16 Outubro 2012 | 00h01

Escultura no canteiro central da via é restaurada

Em parceria com TIAGO QUEIROZ

Uma das obras de arte mais conhecidas de São Paulo, o Monumento à Imigração Japonesa, no canteiro central da Avenida 23 de Maio, passa por restauração. Até o fim deste mês, os atuais verde, amarelo e azul darão lugar a outros tons de verde e amarelo, ao lado de azul-piscina e laranja.

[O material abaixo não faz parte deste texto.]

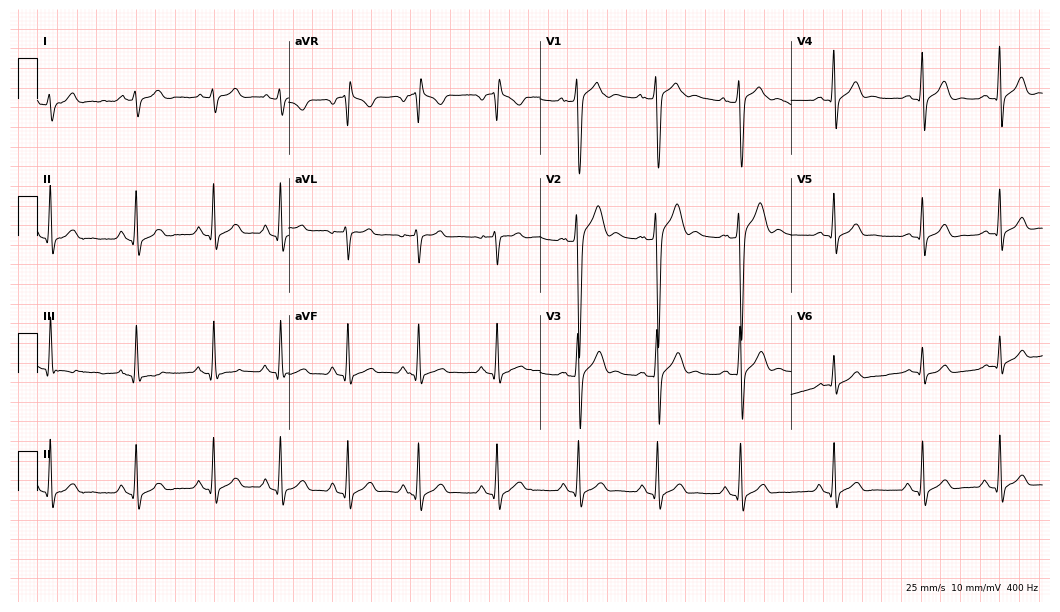
12-lead ECG from a male patient, 17 years old. No first-degree AV block, right bundle branch block (RBBB), left bundle branch block (LBBB), sinus bradycardia, atrial fibrillation (AF) or sinus tachycardia recorded for this tracing. Findings outside these six are not listed.

É a quarta vez que a obra de arte, inaugurada em 1988, passa por obras de restauração – a última foi em 2006. Como sempre, as tonalidades foram escolhidas pela própria artista plástica que assina a obra, Tomie Ohtake. “Ela gosta que haja uma mudança nas cores, porque aí a cidade tem uma novidade”, comenta o arquiteto e designer Ricardo Ohtake, um dos filhos da artista.

A recuperação do monumento, cujos trabalhos se iniciaram na semana passada, está orçada em R$ 37 mil – bancados pela Prefeitura e executados sob supervisão do Instituto Tomie Ohtake.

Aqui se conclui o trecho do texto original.